# RCI Trade for Kidani



## sdbrier (Mar 15, 2014)

Is there any possible way to capture a Grand Villa through a trade? Is this unrealistic? Would a trade for 2 2 bedrooms be easier?


----------



## bnoble (Mar 15, 2014)

A very (very!) few 3BRs have popped up at SSR and OKW over the years, so it might be possible, but it's just this side of miracle.  Two 2BRs are more likely, but even that's going to be a little tough at any but the largest DVC resorts.


----------



## MichaelColey (Mar 15, 2014)

Two 2BR units is FAR easier. Start your searches as far in advance as possible. 

We've done three like that before (including one stay at two BLT 2BR units earlier this month).


----------



## sdbrier (Mar 15, 2014)

Thanks for the info. We're also thinking about an off-site vacation home rental.
I'd be renting points off my brother as he has a lot of Wyndam points at his disposal.

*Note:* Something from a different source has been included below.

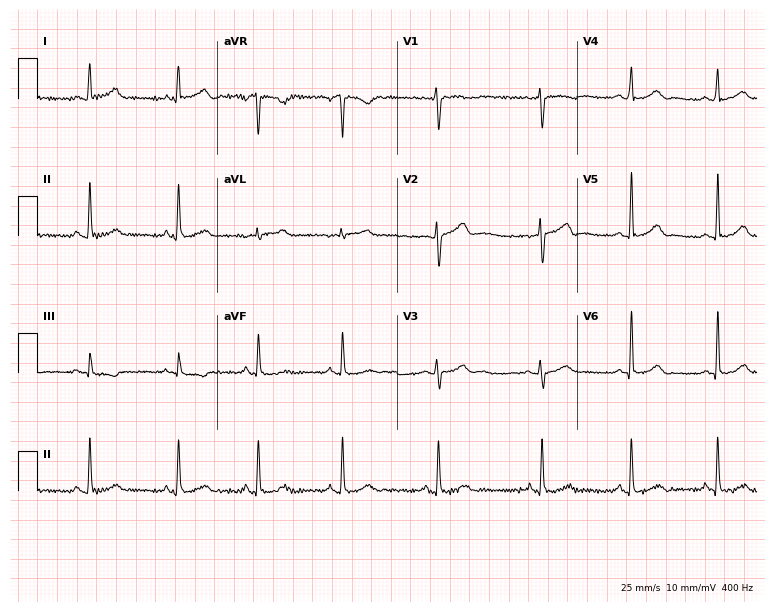
12-lead ECG from a female patient, 39 years old. Labelled as a normal ECG.
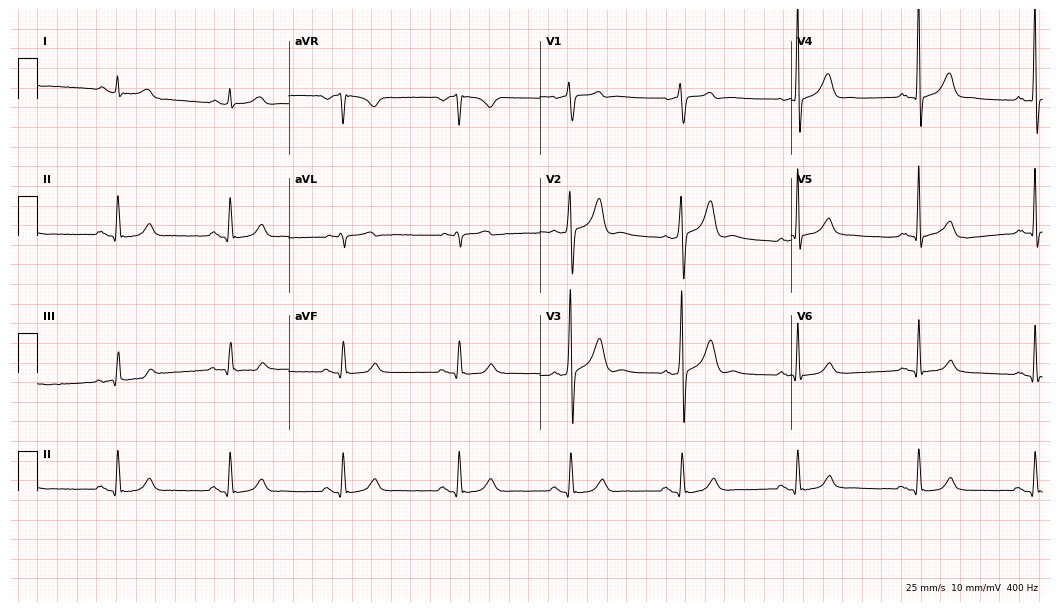
Resting 12-lead electrocardiogram (10.2-second recording at 400 Hz). Patient: a man, 43 years old. Read as a normal ECG.

So waiting for an exchange to come through is a lot harder than just renting the house.


----------



## bnoble (Mar 15, 2014)

For a larger group, a vacation home might be the right way to go.  Tons of really nice ones just a stone's throw from property's edge.  Disney has also let their 3rd party travel agents know that they plan to allow offsite guests some ability to make advanced FP+ reservations as well.

You could also look into renting DVC points for that Kidani GV stay, but it will be pricey.


----------



## rfc0001 (Mar 16, 2014)

*Wyndham Bonnet Creek*

Wyndham Bonnet Creek Resort (#6369) is another good option -- easier to get 2-bdrm exchanges than DVC, nice units, nice pools/water slides, located across from Downtown Disney, in Lake Buena Vista.


----------



## FLDVCFamily (Mar 20, 2014)

rfc0001 said:


> Wyndham Bonnet Creek Resort (#6369) is another good option -- easier to get 2-bdrm exchanges than DVC, nice units, nice pools/water slides, located across from Downtown Disney, in Lake Buena Vista.



True, but the points are just as high as trading for DVC. You could rent a 3 bedroom at Bonnet Creek off of Ebay or from one of the mega-renters who does direct rentals. It's pretty economical, and I like that resort a lot better than most of the DVC resorts (and I'm a DVC owner!).

Actually, OP, if your brother has a ton of Wyndham points at his disposal, maybe he could just book a 3 bedroom or a Presidential unit at Bonnet Creek directly.


----------



## MichaelColey (Mar 20, 2014)

I agree.  While Wyndham Bonnet Creek has become quite a bit less appealing to me through RCI (because the points are often as high as DVC and they no longer offer free Disney shuttles--or has that changed again?), they are still a good choice if you have Wyndham points or can rent through an owner (especially if you need and can get a larger unit).


----------